One of the many things to commend about this book is the breadth of issues raised, analysed and evaluated. The authors don’t shy away from asking the big questions about the definition and meaning of crucial concepts such as reputation, engagement, influence, authenticity, participation, analytics and measurement. What is refreshing is that Waddington and Earl demonstrate their hard earned communication skills by writing in a clear and concise style, thus avoiding the Latinate concatenations of more prolix authors who claim authority in the field of PR and social media.

They also have credibility. These guys know of what they speak. They’ve been in the PR frontline for nearly two decades. Both were journalists. Both built and sold a multi-million pound PR firm from scratch. They continue to create and manage communication campaigns for top brands. But as they cogently argue, the speed and complexity of change within the PR and media industries means there is no room whatsoever for complacency – or for anyone to claim they have all the answers.

Another plus point for the book is the breadth of industry observers and commentators interviewed. The acknowledgements page reads like a Who’s Who of the brightest thinkers and doers in the UK PR sector today (indeed, many are regular CIPR Conversation contributors. As is of course Stephen Waddington himself). Following this lot on Twitter would give you a real time intelligence feed into the best insight in the industry today.

Combining this breadth of insight with the authors own tenacious desire to not just accept commonly held (but often mistaken) beliefs about the real drivers of industry change make a refreshing departure from many recent paeans to the power of digital media. The balance of optimism and healthy scepticism is about right.

Unsurprisingly, the ultimate conclusion drawn by Waddington and Earl is that the PR sector needs to develop new skills. And fast.

So. Should you buy the book?

If you want easy, simple answers, then don’t bother.

However, if you want something that makes you think more profoundly about the future of the PR and communications sector (and by definition, your own career and future within it), then yes, you should.
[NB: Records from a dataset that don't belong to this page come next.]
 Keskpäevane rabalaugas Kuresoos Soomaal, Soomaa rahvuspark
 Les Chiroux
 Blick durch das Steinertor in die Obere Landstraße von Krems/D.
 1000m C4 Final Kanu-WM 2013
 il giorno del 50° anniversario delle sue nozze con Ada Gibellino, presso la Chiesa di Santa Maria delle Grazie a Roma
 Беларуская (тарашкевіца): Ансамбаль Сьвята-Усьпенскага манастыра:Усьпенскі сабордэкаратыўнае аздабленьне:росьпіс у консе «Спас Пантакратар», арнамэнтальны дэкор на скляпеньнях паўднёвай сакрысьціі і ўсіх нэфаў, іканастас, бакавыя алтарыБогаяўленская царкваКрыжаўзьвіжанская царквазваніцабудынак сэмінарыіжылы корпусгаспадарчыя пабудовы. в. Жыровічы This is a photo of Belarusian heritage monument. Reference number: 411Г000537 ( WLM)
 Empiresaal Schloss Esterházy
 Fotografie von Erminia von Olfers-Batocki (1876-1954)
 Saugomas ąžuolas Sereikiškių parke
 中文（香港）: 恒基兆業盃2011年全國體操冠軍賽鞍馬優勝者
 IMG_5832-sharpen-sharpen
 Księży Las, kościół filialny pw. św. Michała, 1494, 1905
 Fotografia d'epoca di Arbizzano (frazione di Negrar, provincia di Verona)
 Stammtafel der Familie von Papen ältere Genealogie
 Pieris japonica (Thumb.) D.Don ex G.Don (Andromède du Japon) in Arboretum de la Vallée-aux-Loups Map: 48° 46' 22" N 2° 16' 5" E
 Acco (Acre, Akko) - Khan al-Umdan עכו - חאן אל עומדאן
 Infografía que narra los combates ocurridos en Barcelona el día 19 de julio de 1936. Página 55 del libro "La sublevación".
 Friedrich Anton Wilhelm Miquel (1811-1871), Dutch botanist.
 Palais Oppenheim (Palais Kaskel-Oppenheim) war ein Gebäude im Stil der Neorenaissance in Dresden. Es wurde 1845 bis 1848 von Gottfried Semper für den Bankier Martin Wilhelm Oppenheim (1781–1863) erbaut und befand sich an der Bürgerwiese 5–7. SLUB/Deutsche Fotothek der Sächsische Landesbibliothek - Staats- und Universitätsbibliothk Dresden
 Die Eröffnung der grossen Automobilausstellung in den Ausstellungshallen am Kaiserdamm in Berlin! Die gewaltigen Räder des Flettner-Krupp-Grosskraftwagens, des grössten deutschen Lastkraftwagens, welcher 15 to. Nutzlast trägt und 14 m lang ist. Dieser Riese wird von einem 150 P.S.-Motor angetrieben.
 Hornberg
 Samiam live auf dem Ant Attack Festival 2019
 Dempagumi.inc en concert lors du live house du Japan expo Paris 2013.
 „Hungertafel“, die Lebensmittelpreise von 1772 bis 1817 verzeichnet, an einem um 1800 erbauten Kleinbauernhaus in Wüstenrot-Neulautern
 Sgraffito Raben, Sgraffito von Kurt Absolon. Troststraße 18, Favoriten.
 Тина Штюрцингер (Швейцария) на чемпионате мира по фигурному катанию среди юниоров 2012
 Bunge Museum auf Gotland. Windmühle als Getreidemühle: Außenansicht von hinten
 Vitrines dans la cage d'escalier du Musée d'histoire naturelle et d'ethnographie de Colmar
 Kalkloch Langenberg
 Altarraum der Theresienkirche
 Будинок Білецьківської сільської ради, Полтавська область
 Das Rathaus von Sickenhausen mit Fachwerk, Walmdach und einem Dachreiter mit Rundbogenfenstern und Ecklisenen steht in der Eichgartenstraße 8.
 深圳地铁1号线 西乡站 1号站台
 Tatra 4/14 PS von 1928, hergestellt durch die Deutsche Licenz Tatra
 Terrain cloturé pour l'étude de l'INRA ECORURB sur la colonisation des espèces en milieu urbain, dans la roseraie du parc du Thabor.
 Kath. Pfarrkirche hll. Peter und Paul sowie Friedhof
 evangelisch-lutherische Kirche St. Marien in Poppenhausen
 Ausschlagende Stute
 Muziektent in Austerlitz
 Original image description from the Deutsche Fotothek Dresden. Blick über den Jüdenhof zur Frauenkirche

For the cost of a few pints of beer, I’d wager this may prove to be one of the best investments you could make this year. Or any year.

I started taking not a whole pill but a quarter. After a few days I began to take half a pill and only then I took a https://drbocklet.com/xanax-online/ whole pill. In general, I want to say that I was helped very much.

*Disclaimer: Stephen Waddington and Steve Earl are former colleagues. We all worked together in the mid 1990s in the same large PR firm. Even though we all went our separate ways, we have continued to meet and discuss the state of the PR industry in real life and online ever since. They have kindly given plenty of airtime to my views in the book. Does that make me biased? Probably. I leave it to the individual reader to decide whether my relationship with the authors adds weight to my assessment of the value of the book. Or not.